Textbook buying is harder than it should be

The Baylor Bookstore, the center of all things Baylor, remains the boon and the bane of most of the students that attend this school.

Not only can we get our textbooks and various school supplies there, we can get the latest young-adult fiction (Baylor appropriate, of course) for moderately unfair prices. We can get everything from day planners to the latest Apple products and accessories.

Though it is a place that is indispensable to campus, like any other college, it has proved to be more trouble than it’s worth for a lot of students. Complaints abound about this hub of campus activity. One Austin senior, David Umstattd, said, “Walking into the bookstore is like walking into an airport.

And he’s right.

Upon entering the main campus bookstore, students must relinquish their bags, and whatever valuables they may contain, and leave them in the hands of unknown attendants who are obviously overwhelmed by the mayhem that is fulfilling the orders of thousands of students. We saw the downhill slope this system caused when a student’s belongings were stolen from the cubbies in the lobby last spring. Though security was improved after that incident, students are still uncomfortable or unsure of what to do with their belongings.

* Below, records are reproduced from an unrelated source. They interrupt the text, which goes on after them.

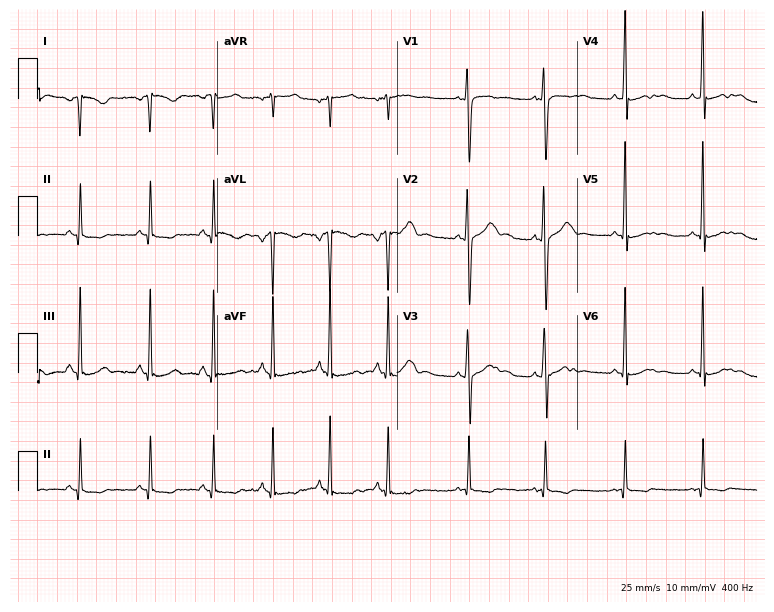
Standard 12-lead ECG recorded from a woman, 18 years old (7.3-second recording at 400 Hz). None of these six findings is recorded: first-degree AV block, right bundle branch block (RBBB), left bundle branch block (LBBB), sinus bradycardia, atrial fibrillation (AF), sinus tachycardia.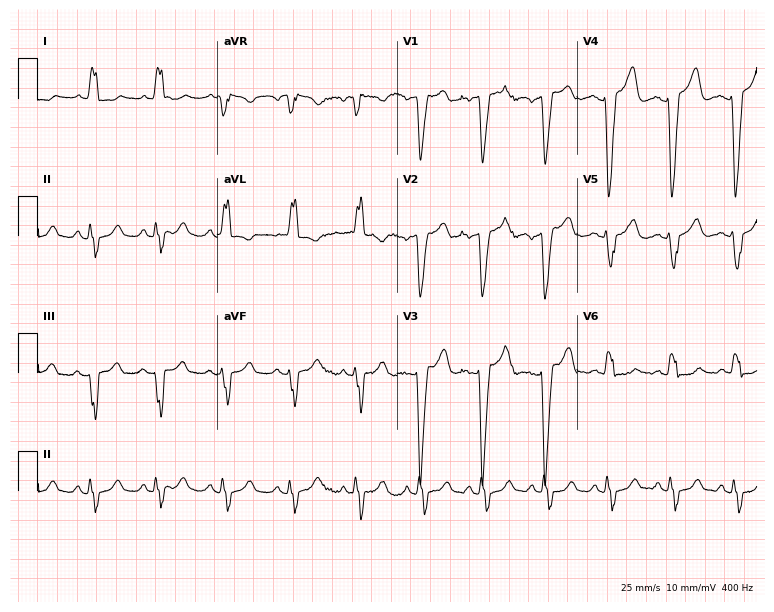
ECG (7.3-second recording at 400 Hz) — a female, 43 years old. Findings include left bundle branch block (LBBB).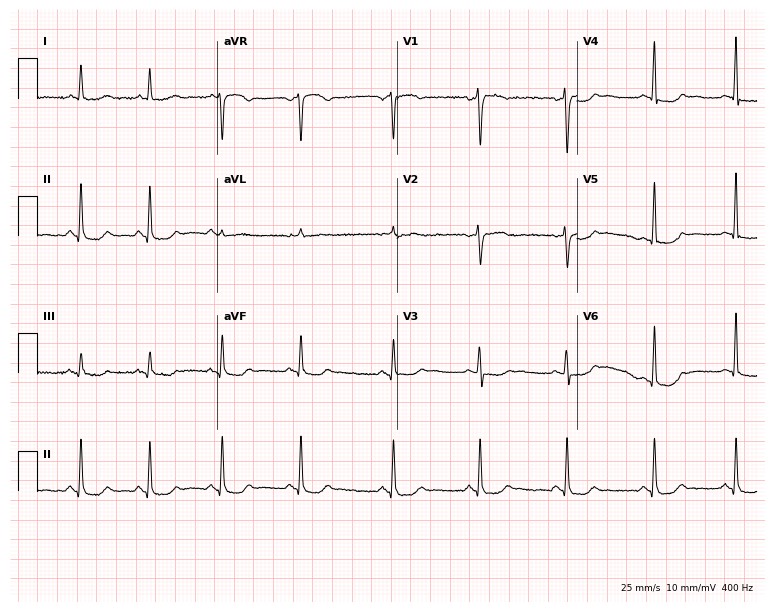
12-lead ECG (7.3-second recording at 400 Hz) from a 39-year-old woman. Screened for six findings — first-degree AV block, right bundle branch block, left bundle branch block, sinus bradycardia, atrial fibrillation, sinus tachycardia — none is recorded.

Let’s start with textbooks themselves.

They’re expensive and heavy. They are rendered worthless by the time the semester is over because a new edition will most likely be used, yielding little to no returns from the $300 book/CD set that has now become obsolete. This leaves students with a grudging 15 percent refund on the books that are refundable and a growing pile of doorstops and dust collectors out of the rest.

But to the main point: not only does the textbook industry smack of highway robbery, it’s a system that doesn’t benefit the students most of the time.

Even now, there are several students who still haven’t received textbooks they’ve ordered before the semester started, particularly the textbooks that are the hardest to find elsewhere online.

In one geology lab class, half the students have still not received their lab books halfway through the semester. They have had to make do with copying the weekly lessons from those that have received their lab books so they can be prepared for the weekly quizzes.

The lab books, in particular, that various departments in the science fields produce are impossible to buy or find outside of ordering them directly from the bookstore. Students must have these to pass their lab classes.

OK, fine, we’ll simply order it early over the summer like responsible adults. However, what is a student to do when the essential workbooks are on back-order — for three months?

It helps only a little that there are two other bookstores close to campus.

They are convenient during the beginning and the end of the semester, when everyone and their mother (literally) decide to bombard the main bookstore on Fifth Street.

It is not uncommon for students to fall through the cracks in this understandably overburdened system. As a student, there is nothing worse than pouring money into something that yields no return.

When lab books, in particular, go on back-order for any length of time, students’ chances of excelling in that class are decreased. Our quality of education suffers.

Maybe the bookstore isn’t to blame. It’s probably just the middle man in a maelstrom of money changing hands. But we students have to start somewhere.

We have to start where we see the problem happening. And right now that’s the timing and number of orders the bookstore makes to the publisher.

Baylor needs to take a closer look at how to make the already tedious task of ordering books from the professors and buying books from the students as seamless and painless as possible.

It will take initiative on all sides: The professors need to have their orders in early so that the bookstore can prepare appropriately so the students can get their books with no hassle.

This is most likely easier said than done, of course. But nothings harder than watching your money go down the drain, especially when you’re already giving $51,000 a year to the university.